Multithreaded jobs (OpenMP, pthreads, etc ...)

Multithreaded jobs are the ones running a program that launches multiple threads to perform a computation, with each thread being assigned a different CPU core for execution. A program may use directives (OpenMP), frameworks (pthreads), or third-party libraries to take advantage of thread parallelism.

Shared access to the node

Shared access to the compute nodes is the default for Setonix and is the recommended use, unless sharing the node is affecting the performance of your code. Even if this is the default option, users still need to ask for the required memory (--mem) and take care of some specific Slurm options to reserve cores in a more packed form and promote better resources utilisation.

Listing 1 shows an example of a single process using OpenMP to distribute the work over only 32 cores of a compute node. The --cpus-per-task option assigns a number of CPU cores to each task. A value greater than one will allow threads of a process to run in parallel.

Listing 1. A single process using 32 cores on a node for multithreaded job.
#!/bin/bash --login

# SLURM directives
#
# Here we specify to SLURM we want an OpenMP job with 32 threads
# a wall-clock time limit of one hour.
#
# Replace [your-project] with the appropriate project name
# following --account (e.g., --account=project123). 

#SBATCH --account=[your-project]
#SBATCH --partition=work
#SBATCH --ntasks=1
#SBATCH --ntasks-per-node=1
#SBATCH --cpus-per-task=32
#SBATCH --mem=58880M      #Indicate the amount of memory per node when asking for share resources
#SBATCH --time=01:00:00

# ---
# Load here the needed modules

# ---
# OpenMP settings
export OMP_NUM_THREADS=$SLURM_CPUS_PER_TASK   #To define the number of threads, in this case will be 32
export OMP_PLACES=cores     #To bind threads to cores
export OMP_PROC_BIND=close  #To bind (fix) threads (allocating them as close as possible). This option works together with the "places" indicated above, then: allocates threads in closest cores.

# ---
# Temporal workaround for avoiding Slingshot issues on shared nodes:
export FI_CXI_DEFAULT_VNI=$(od -vAn -N4 -tu < /dev/urandom)
# Run the desired code:
srun -N $SLURM_JOB_NUM_NODES -n $SLURM_NTASKS -c $OMP_NUM_THREADS -m block:block:block ./code_omp.x

Note the use of SLURM variables to avoid the repetition of numbers used in the settings, which is prone to errors.

Also note the explicit use of -N, -n, and -c options in the srun command, from which the -c option is strictly necessary for the correct allocation of multithreaded jobs.

The --mem option is needed for correct allocation of shared access jobs and specifies how much memory to use in each node allocated for the job. In this case the corresponding amount of memory for 1/4 of the available resources of the node is requested. Note that Slurm only accepts integer values, therefore the use of 58880M (instead of the wrong non-integer value of 58.88G). We currently recommend the use of --mem over --mem-per-cpu as for the current version of Slurm on Setonix, the indication of memory per cpu is creating some allocation problems.
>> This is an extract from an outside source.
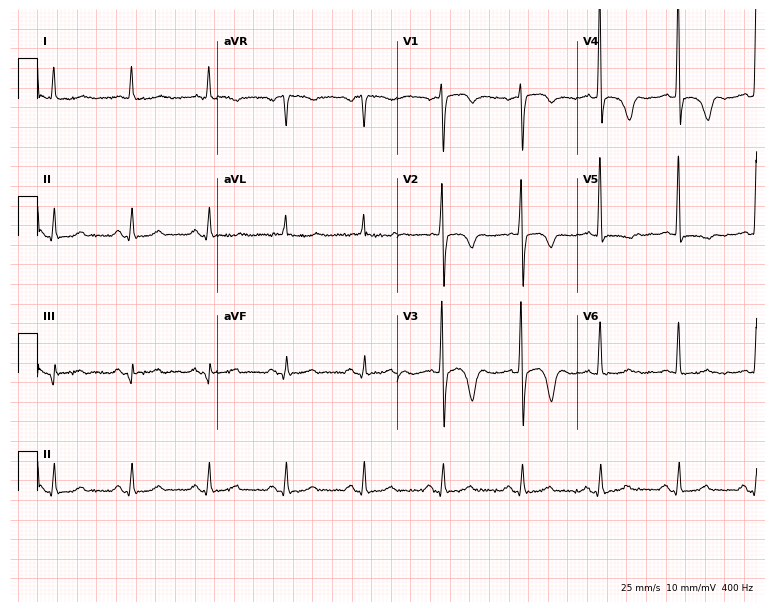
ECG (7.3-second recording at 400 Hz) — a female patient, 79 years old. Screened for six findings — first-degree AV block, right bundle branch block, left bundle branch block, sinus bradycardia, atrial fibrillation, sinus tachycardia — none is recorded. Other findings, if any, are not listed.
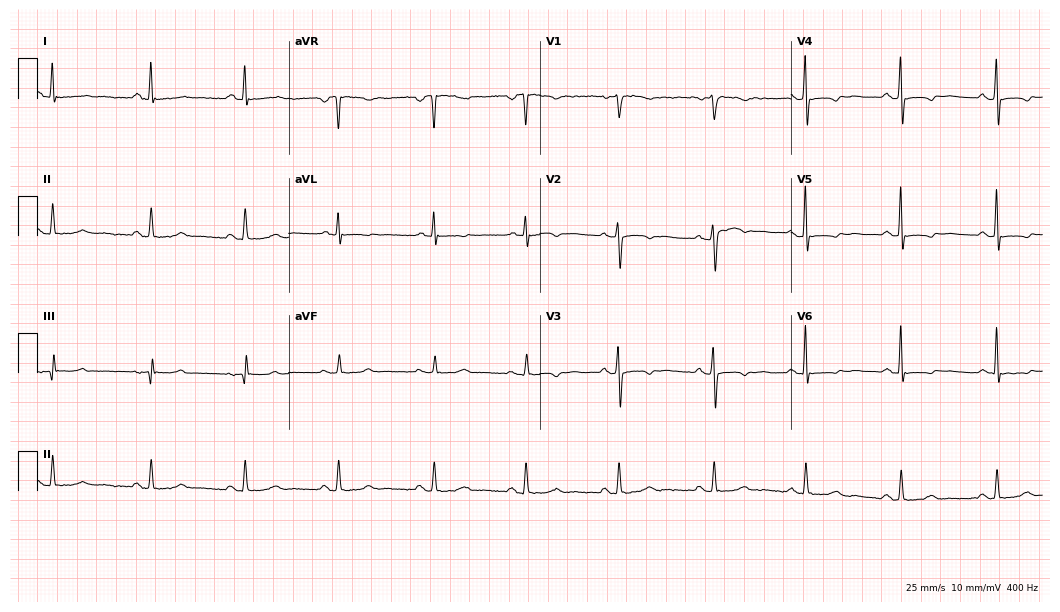
Standard 12-lead ECG recorded from a female, 61 years old (10.2-second recording at 400 Hz). None of these six findings is recorded: first-degree AV block, right bundle branch block, left bundle branch block, sinus bradycardia, atrial fibrillation, sinus tachycardia. Findings outside these six are not listed.

Note the use of the -m block:block:block option of srun. This option is not very self explanatory, but it is used to ensure that threads are packed together in contiguous cores. Furthermore, our recommendation is to use as number of threads a multiple of 8 (number of cores per chiplet of the AMD processor) for best L3 cache utilisation.

Note that OMP_PLACES and OMP_PROC_BIND variables are used to control thread affinity in OpenMP jobs (settings above are recommended, but many other options for this variables are possible which may be tested to improve performance).

Exclusive access to the node

Exclusive access to the compute nodes is NOT the default for Setonix (contrary to previous Cray systems). Therefore the use of --exclusive is needed to warranty exclusive use by a single job whenever it is needed. Also, the request for exclusive use, will help slurm to place threads and/or processes onto cores with efficient mapping. The major drawback being the charge of the full node resources on your allocation balance (even if some cores remain idle during the job), so this option needs to be use with care (also taking into account that idle resources may impede other jobs to run in the supercomputer).

Listing 2 shows an example of a single process using OpenMP to distribute the work over all the cores on a node. The --cpus-per-task option assigns a number of CPU cores to each task. A value greater than one will allow threads of a process to run in parallel.

Listing 2. A single process using all cores on a node for multithreaded job.
#!/bin/bash --login

# SLURM directives
#
# Here we specify to SLURM we want an OpenMP job with 128 threads
# a wall-clock time limit of one hour.
#
# Replace [your-project] with the appropriate project name
# following --account (e.g., --account=project123). 

#SBATCH --account=[your-project]
#SBATCH --partition=work
#SBATCH --ntasks=1
#SBATCH --ntasks-per-node=1
#SBATCH --cpus-per-task=128
#SBATCH --exclusive
#SBATCH --time=01:00:00

# ---
# Load here the needed modules

# ---
# OpenMP settings
export OMP_NUM_THREADS=$SLURM_CPUS_PER_TASK   #To define the number of threads, in this case will be 128
export OMP_PLACES=cores     #To bind threads to cores
export OMP_PROC_BIND=close  #To bind (fix) threads (allocating them as close as possible). This option works together with the "places" indicated above, then: allocates threads in closest cores.

# ---
# Run the desired code:
srun -N $SLURM_JOB_NUM_NODES -n $SLURM_NTASKS -c $OMP_NUM_THREADS ./code_omp.x

Note the use of SLURM variables to avoid the repetition of numbers used in the settings, which is prone to errors.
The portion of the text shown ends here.